**LISTED RECORDS:**
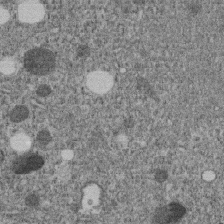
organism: C. elegans
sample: C. elegans embryo early stage
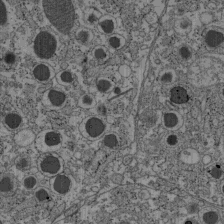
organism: C57BL Mouse
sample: Pancreatic islet
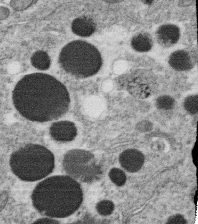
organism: C. elegans
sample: C. elegans oocyte; sperm cells
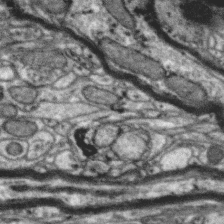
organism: Zebra finch
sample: Brain
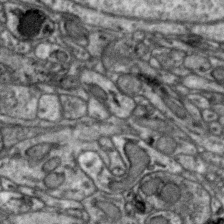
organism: Zebra finch
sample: Brain
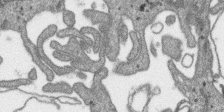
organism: Human
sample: Lung epithelial cells infected with SARS-CoV-2
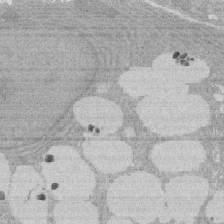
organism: Rat
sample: Salivary granule
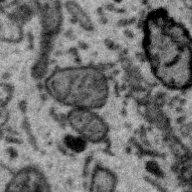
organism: Zebra finch
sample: Brain
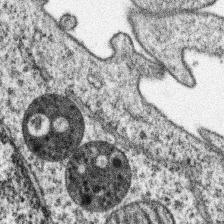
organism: Human
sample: HeLa cells
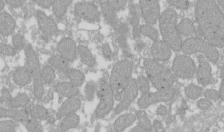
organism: Xenopus
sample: Cilia; centrioles in frog embryo cells
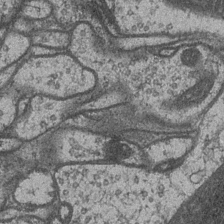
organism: Drosophila
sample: Optic medulla
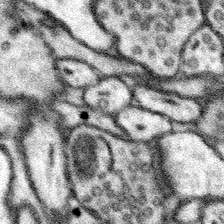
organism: Mouse
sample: Somatosensory cortex neuropil
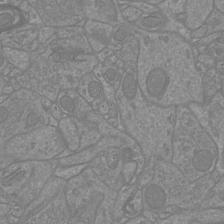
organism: Mouse
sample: Cortical neurons
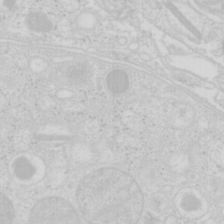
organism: Mouse
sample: Pancreas
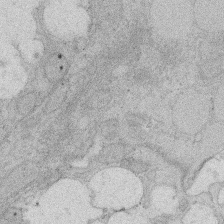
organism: Rat
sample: Salivary granule
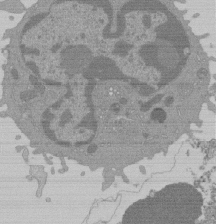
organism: Mouse
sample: Activated Pmel transgenic CD8+ T Cells
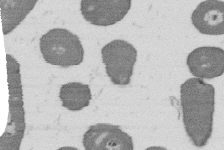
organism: B. subtilis
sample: Bacterial spore
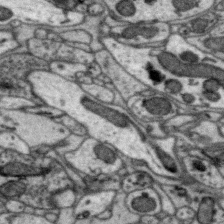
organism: Zebra finch
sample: Brain
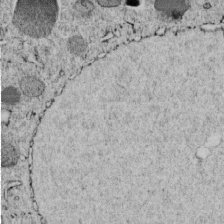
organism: C. elegans
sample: C. elegans embryo early stage
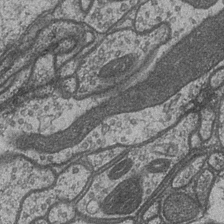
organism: Drosophila
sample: Optic medulla
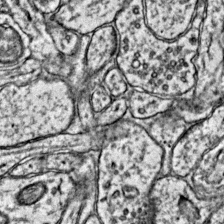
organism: Mouse
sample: Primary visual cortex
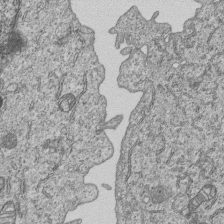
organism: Human
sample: MDA-MB-231 cells
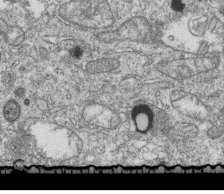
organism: Human
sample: HeLa cell HIV synapse
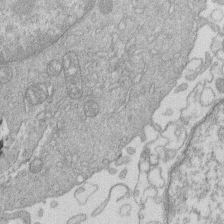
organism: Human
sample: Macrophage cells
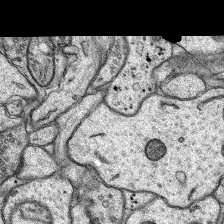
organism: Rat
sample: Hippocampus
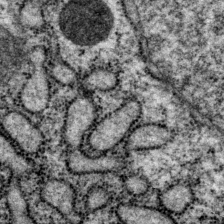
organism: P. pacificus
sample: Pharynx
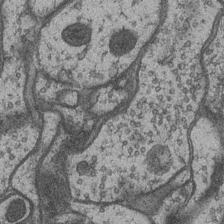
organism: Drosophila
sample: Optic medulla
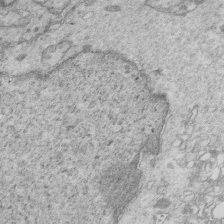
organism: Mouse
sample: Multiciliated cells
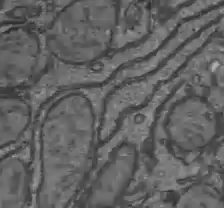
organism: C57BL Mouse
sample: Liver

**WHAT TO PRODUCE:** Retype, exactly and with no pictures, everything above from the line with "organism: B. subtilis" down to the line with "sample: MDA-MB-231 cells", both included.

**RESULT OF THIS TASK:**
organism: B. subtilis
sample: Bacterial spore
organism: Zebra finch
sample: Brain
organism: C. elegans
sample: C. elegans embryo early stage
organism: Drosophila
sample: Optic medulla
organism: Mouse
sample: Primary visual cortex
organism: Human
sample: MDA-MB-231 cells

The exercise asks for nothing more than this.